3. The Type System
Terms, also known as expressions, are the fundamental units of meaning in Lean's core language. They are produced from user-written syntax by the elaborator. Lean's type system relates terms to their types, which are also themselves terms. Types can be thought of as denoting sets, while terms denote individual elements of these sets. A term is well-typed if it has a type under the rules of Lean's type theory. Only well-typed terms have a meaning.
Terms are a dependently typed λ-calculus: they include function abstraction, application, variables, and let-bindings.
In addition to bound variables, variables in the term language may refer to constructors, type constructors, recursors, defined constants, or opaque constants.
Constructors, type constructors, recursors, and opaque constants are not subject to substitution, while defined constants may be replaced with their definitions.
A derivation demonstrates the well-typedness of a term by explicitly indicating the precise inference rules that are used. Implicitly, well-typed terms can stand in for the derivations that demonstrate their well-typedness. Lean's type theory is explicit enough that derivations can be reconstructed from well-typed terms, which greatly reduces the overhead that would be incurred from storing a complete derivation, while still being expressive enough to represent modern research mathematics. This means that proof terms are sufficient evidence of the truth of a theorem and are amenable to independent verification.

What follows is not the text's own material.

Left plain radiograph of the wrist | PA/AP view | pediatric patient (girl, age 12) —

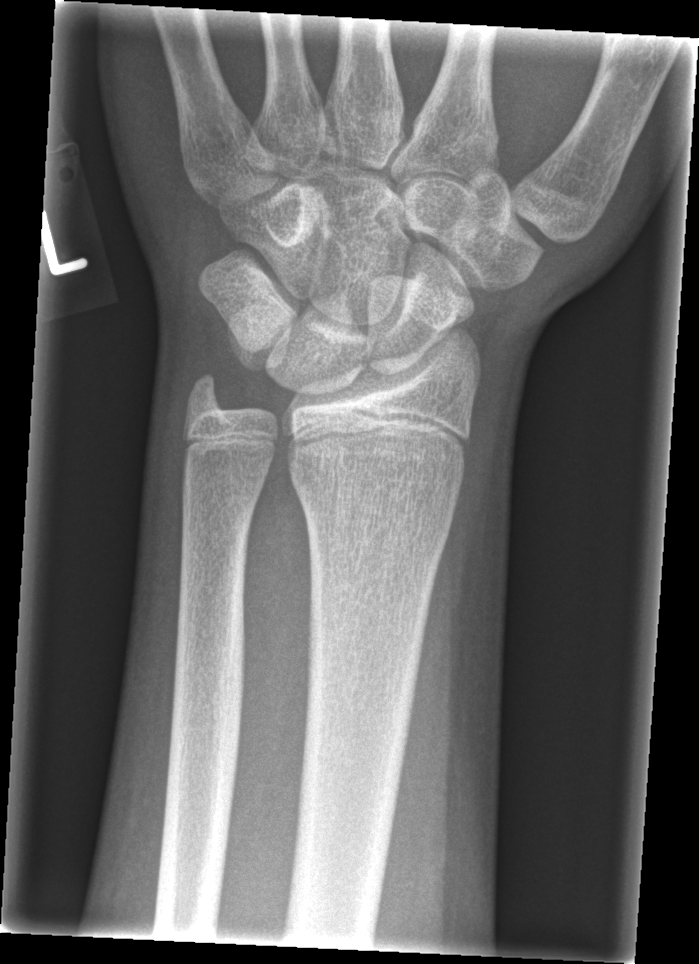 Fx: none labeled

In addition to having types, terms are also related by definitional equality. This is the mechanically-checkable relation that equates terms modulo their computational behavior. Definitional equality includes the following forms of reduction:
- β (beta)
Applying a function abstraction to an argument by substitution for the bound variable
- δ (delta)
Replacing occurrences of defined constants by the definition's value
- ι (iota)
Reduction of recursors whose targets are constructors (primitive recursion)
- ζ (zeta)
Replacement of let-bound variables by their defined values
Terms in which all possible reductions have been carried out are in normal form.
Definitional equality includes η-equivalence of functions and single-constructor inductive types.

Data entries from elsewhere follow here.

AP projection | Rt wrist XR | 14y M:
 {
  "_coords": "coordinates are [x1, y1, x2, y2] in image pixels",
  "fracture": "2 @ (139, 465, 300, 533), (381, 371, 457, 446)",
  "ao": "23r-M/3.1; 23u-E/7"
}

That is, fun x => f x is definitionally equal to f, and S.mk x.f1 x.f2 is definitionally equal to x, if S is a structure with fields f1 and f2.
It also features proof irrelevance, so any two proofs of the same proposition are definitionally equal.

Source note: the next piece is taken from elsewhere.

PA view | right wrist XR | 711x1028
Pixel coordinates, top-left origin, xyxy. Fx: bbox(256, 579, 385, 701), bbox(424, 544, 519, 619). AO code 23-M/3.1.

It is reflexive, symmetric, and a congruence.
Definitional equality is used by conversion: if two terms are definitionally equal, and a given term has one of them as its type, then it also has the other as its type. Because definitional equality includes reduction, types can result from computations over data.
Computing types
When passed a natural number, the function LengthList computes a type that corresponds to a list with precisely that many entries in it:
def LengthList (α : Type u) : Nat → Type u
| 0 => PUnit
| n + 1 => α × LengthList α n
Because Lean's tuples nest to the right, multiple nested parentheses are not needed:
example : LengthList Int 0 := ()
example : LengthList String 2 :=
("Hello", "there", ())
If the length does not match the number of entries, then the computed type will not match the term:
example : LengthList String 5 :=
("Wrong", "number", ())
application type mismatch
("number", ())
argument
()
has type
Unit : Type
but is expected to have type
LengthList String 3 : Type
The basic types in Lean are universes, function types, and type constructors of inductive types. Defined constants, applications of recursors, function application, axioms or opaque constants may additionally give types, just as they can give rise to terms in any other type.